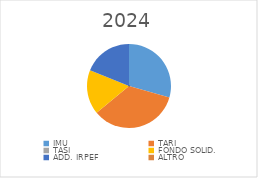
| Category | Series 0 |
|---|---|
| IMU | 2070000 |
| TARI | 2430612 |
| TASI | 0 |
| FONDO SOLID. | 1200000 |
| ADD. IRPEF | 1330000 |
| ALTRO | 0 |
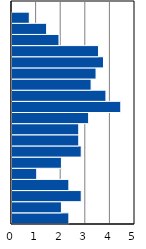
| Category | Series 0 |
|---|---|
| 0-4 | 2.312 |
| 5-9 | 2.01 |
| 10-14 | 2.814 |
| 15-19 | 2.312 |
| 20-24 | 1.005 |
| 25-29 | 2.01 |
| 30-34 | 2.814 |
| 35-39 | 2.714 |
| 40-44 | 2.714 |
| 45-49 | 3.116 |
| 50-54 | 4.422 |
| 55-59 | 3.819 |
| 60-64 | 3.216 |
| 65-69 | 3.417 |
| 70-74 | 3.719 |
| 75-79 | 3.518 |
| 80-84 | 1.91 |
| 85-89 | 1.407 |
| 90-94 | 0.704 |
| 95+ | 0 |
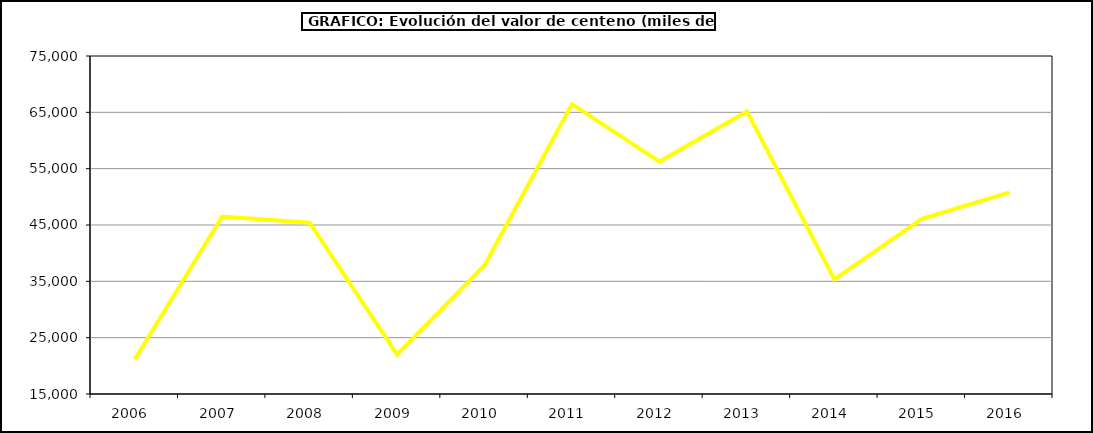
| Category | Valor |
|---|---|
| 2006.0 | 21119.616 |
| 2007.0 | 46497.545 |
| 2008.0 | 45398.884 |
| 2009.0 | 22005.119 |
| 2010.0 | 37852.67 |
| 2011.0 | 66477.888 |
| 2012.0 | 56263.16 |
| 2013.0 | 65145.46 |
| 2014.0 | 35358 |
| 2015.0 | 46088 |
| 2016.0 | 50792 |
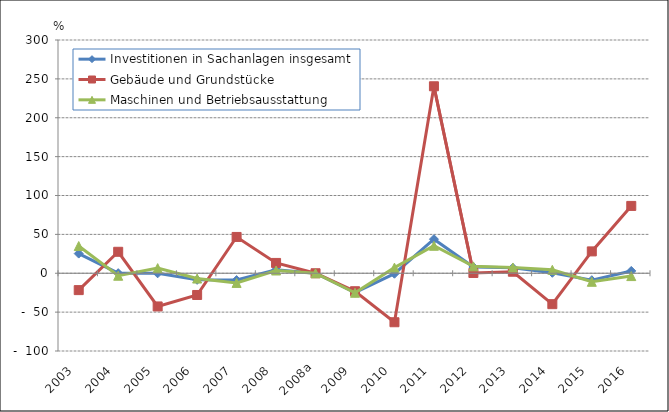
| Category | Investitionen in Sachanlagen insgesamt | Gebäude und Grundstücke | Maschinen und Betriebsausstattung |
|---|---|---|---|
| 2003  | 25.3 | -21.7 | 35 |
| 2004  | 0.1 | 27.6 | -3.2 |
| 2005  | -0.1 | -42.7 | 6.6 |
| 2006  | -8.473 | -27.938 | -6.81 |
| 2007  | -8.766 | 46.686 | -12.43 |
| 2008  | 4.511 | 13.27 | 3.542 |
| 2008a | 0 | 0 | 0 |
| 2009  | -24.896 | -23.131 | -25.113 |
| 2010  | -0.603 | -63.012 | 7.236 |
| 2011  | 43.839 | 240.486 | 35.319 |
| 2012  | 8.013 | 0.373 | 8.846 |
| 2013  | 6.929 | 1.955 | 7.43 |
| 2014  | 0.591 | -39.758 | 4.441 |
| 2015  | -8.949 | 28.111 | -10.989 |
| 2016  | 2.982 | 86.615 | -3.643 |

+++

_Task instructions_.
In your copy, please omit the pictures and print every line of the records exactly.

_Your response_.
| Category | Series 0 |
|---|---|
| IMU | 2070000 |
| TARI | 2430612 |
| TASI | 0 |
| FONDO SOLID. | 1200000 |
| ADD. IRPEF | 1330000 |
| ALTRO | 0 |
| Category | Series 0 |
|---|---|
| 0-4 | 2.312 |
| 5-9 | 2.01 |
| 10-14 | 2.814 |
| 15-19 | 2.312 |
| 20-24 | 1.005 |
| 25-29 | 2.01 |
| 30-34 | 2.814 |
| 35-39 | 2.714 |
| 40-44 | 2.714 |
| 45-49 | 3.116 |
| 50-54 | 4.422 |
| 55-59 | 3.819 |
| 60-64 | 3.216 |
| 65-69 | 3.417 |
| 70-74 | 3.719 |
| 75-79 | 3.518 |
| 80-84 | 1.91 |
| 85-89 | 1.407 |
| 90-94 | 0.704 |
| 95+ | 0 |
| Category | Valor |
|---|---|
| 2006.0 | 21119.616 |
| 2007.0 | 46497.545 |
| 2008.0 | 45398.884 |
| 2009.0 | 22005.119 |
| 2010.0 | 37852.67 |
| 2011.0 | 66477.888 |
| 2012.0 | 56263.16 |
| 2013.0 | 65145.46 |
| 2014.0 | 35358 |
| 2015.0 | 46088 |
| 2016.0 | 50792 |
| Category | Investitionen in Sachanlagen insgesamt | Gebäude und Grundstücke | Maschinen und Betriebsausstattung |
|---|---|---|---|
| 2003  | 25.3 | -21.7 | 35 |
| 2004  | 0.1 | 27.6 | -3.2 |
| 2005  | -0.1 | -42.7 | 6.6 |
| 2006  | -8.473 | -27.938 | -6.81 |
| 2007  | -8.766 | 46.686 | -12.43 |
| 2008  | 4.511 | 13.27 | 3.542 |
| 2008a | 0 | 0 | 0 |
| 2009  | -24.896 | -23.131 | -25.113 |
| 2010  | -0.603 | -63.012 | 7.236 |
| 2011  | 43.839 | 240.486 | 35.319 |
| 2012  | 8.013 | 0.373 | 8.846 |
| 2013  | 6.929 | 1.955 | 7.43 |
| 2014  | 0.591 | -39.758 | 4.441 |
| 2015  | -8.949 | 28.111 | -10.989 |
| 2016  | 2.982 | 86.615 | -3.643 |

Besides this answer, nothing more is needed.